-------- Task input

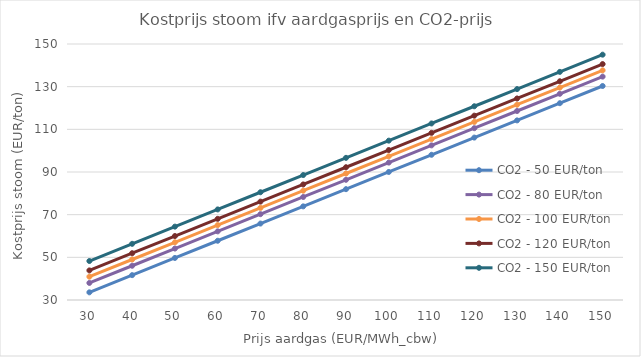
| Category | CO2 - 50 EUR/ton | CO2 - 80 EUR/ton | CO2 - 100 EUR/ton | CO2 - 120 EUR/ton | CO2 - 150 EUR/ton |
|---|---|---|---|---|---|
| 30.0 | 33.59 | 37.995 | 40.932 | 43.868 | 48.273 |
| 40.0 | 41.651 | 46.055 | 48.992 | 51.929 | 56.333 |
| 50.0 | 49.711 | 54.116 | 57.052 | 59.989 | 64.394 |
| 60.0 | 57.771 | 62.176 | 65.112 | 68.049 | 72.454 |
| 70.0 | 65.831 | 70.236 | 73.173 | 76.109 | 80.514 |
| 80.0 | 73.892 | 78.296 | 81.233 | 84.169 | 88.574 |
| 90.0 | 81.952 | 86.357 | 89.293 | 92.23 | 96.635 |
| 100.0 | 90.012 | 94.417 | 97.353 | 100.29 | 104.695 |
| 110.0 | 98.072 | 102.477 | 105.414 | 108.35 | 112.755 |
| 120.0 | 106.133 | 110.537 | 113.474 | 116.41 | 120.815 |
| 130.0 | 114.193 | 118.598 | 121.534 | 124.471 | 128.875 |
| 140.0 | 122.253 | 126.658 | 129.594 | 132.531 | 136.936 |
| 150.0 | 130.313 | 134.718 | 137.655 | 140.591 | 144.996 |
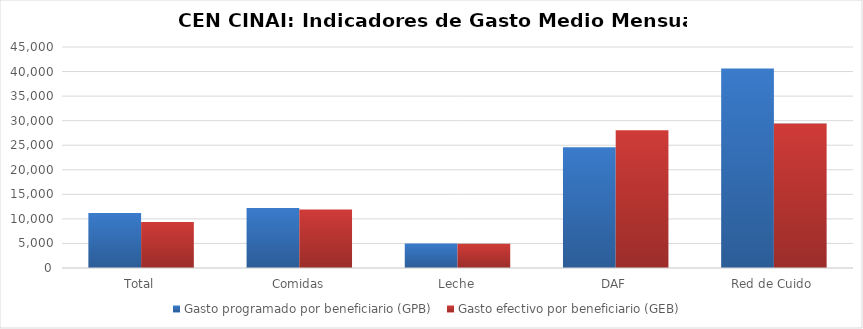
| Category | Gasto programado por beneficiario (GPB)  | Gasto efectivo por beneficiario (GEB)  |
|---|---|---|
| Total | 11203.727 | 9386.165 |
| Comidas | 12238.165 | 11932.003 |
| Leche | 5001.833 | 4940.253 |
| DAF | 24597.138 | 28026.156 |
| Red de Cuido | 40635.14 | 29421.282 |
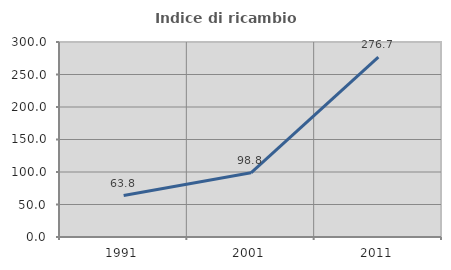
| Category | Indice di ricambio occupazionale  |
|---|---|
| 1991.0 | 63.81 |
| 2001.0 | 98.795 |
| 2011.0 | 276.667 |
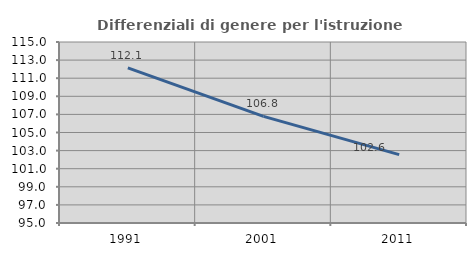
| Category | Differenziali di genere per l'istruzione superiore |
|---|---|
| 1991.0 | 112.148 |
| 2001.0 | 106.787 |
| 2011.0 | 102.555 |
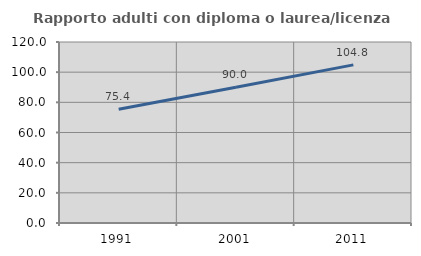
| Category | Rapporto adulti con diploma o laurea/licenza media  |
|---|---|
| 1991.0 | 75.419 |
| 2001.0 | 90.049 |
| 2011.0 | 104.831 |
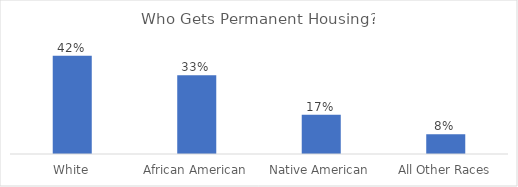
| Category | Series 0 |
|---|---|
| White | 0.417 |
| African American | 0.333 |
| Native American | 0.167 |
| All Other Races | 0.083 |
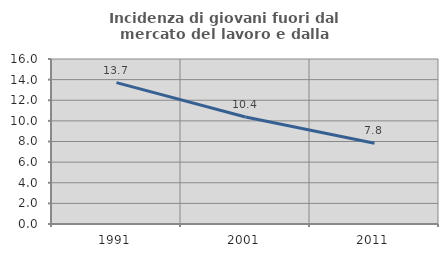
| Category | Incidenza di giovani fuori dal mercato del lavoro e dalla formazione  |
|---|---|
| 1991.0 | 13.713 |
| 2001.0 | 10.38 |
| 2011.0 | 7.824 |
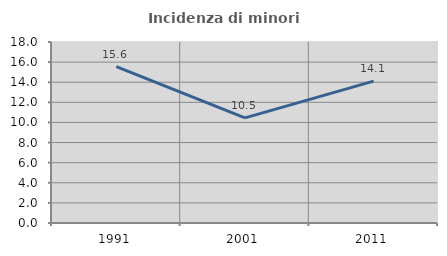
| Category | Incidenza di minori stranieri |
|---|---|
| 1991.0 | 15.556 |
| 2001.0 | 10.458 |
| 2011.0 | 14.106 |
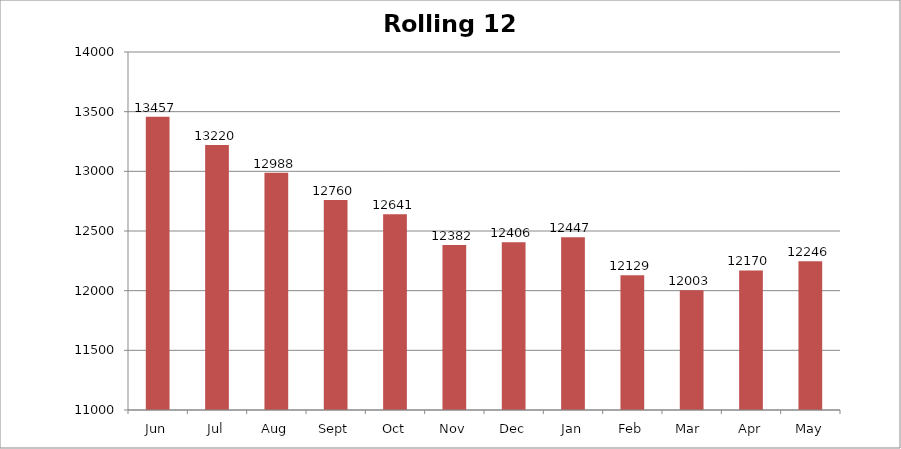
| Category | Rolling 12 Month |
|---|---|
| Jun | 13457 |
| Jul | 13220 |
| Aug | 12988 |
| Sept | 12760 |
| Oct | 12641 |
| Nov | 12382 |
| Dec | 12406 |
| Jan | 12447 |
| Feb | 12129 |
| Mar  | 12003 |
| Apr | 12170 |
| May | 12246 |
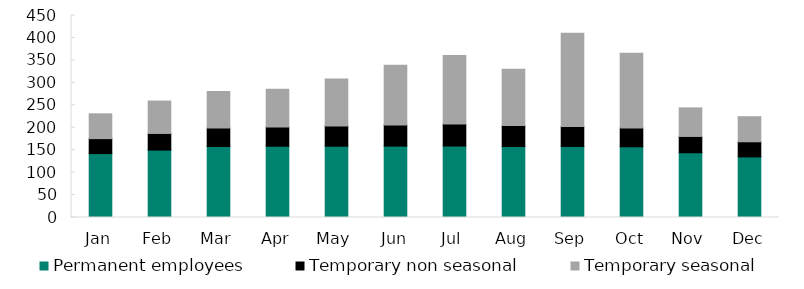
| Category | Permanent employees | Temporary non seasonal | Temporary seasonal  |
|---|---|---|---|
| Jan | 142.361 | 33.33 | 55.262 |
| Feb | 150.172 | 37.084 | 72.143 |
| Mar | 158.131 | 41.267 | 81.164 |
| Apr | 158.782 | 43.065 | 84.058 |
| May | 158.789 | 45.088 | 104.723 |
| Jun | 159.028 | 47.143 | 132.952 |
| Jul | 159.227 | 48.963 | 152.89 |
| Aug | 158.192 | 46.519 | 125.605 |
| Sep | 158.361 | 44.214 | 207.889 |
| Oct | 157.552 | 42.1 | 166.073 |
| Nov | 144.21 | 36.396 | 63.599 |
| Dec | 134.982 | 33.718 | 55.829 |
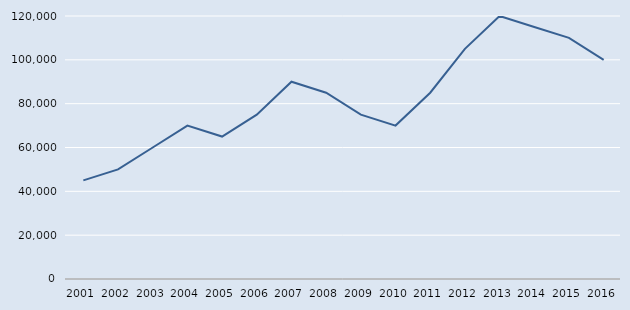
| Category | Series 1 |
|---|---|
| 2001.0 | 45000 |
| 2002.0 | 50000 |
| 2003.0 | 60000 |
| 2004.0 | 70000 |
| 2005.0 | 65000 |
| 2006.0 | 75000 |
| 2007.0 | 90000 |
| 2008.0 | 85000 |
| 2009.0 | 75000 |
| 2010.0 | 70000 |
| 2011.0 | 85000 |
| 2012.0 | 105000 |
| 2013.0 | 120000 |
| 2014.0 | 115000 |
| 2015.0 | 110000 |
| 2016.0 | 100000 |

----------------

Task statement. Gather each line in the entries above where the string "Series" is found.

Finished task.
| Category | Series 0 |
| Category | Series 1 |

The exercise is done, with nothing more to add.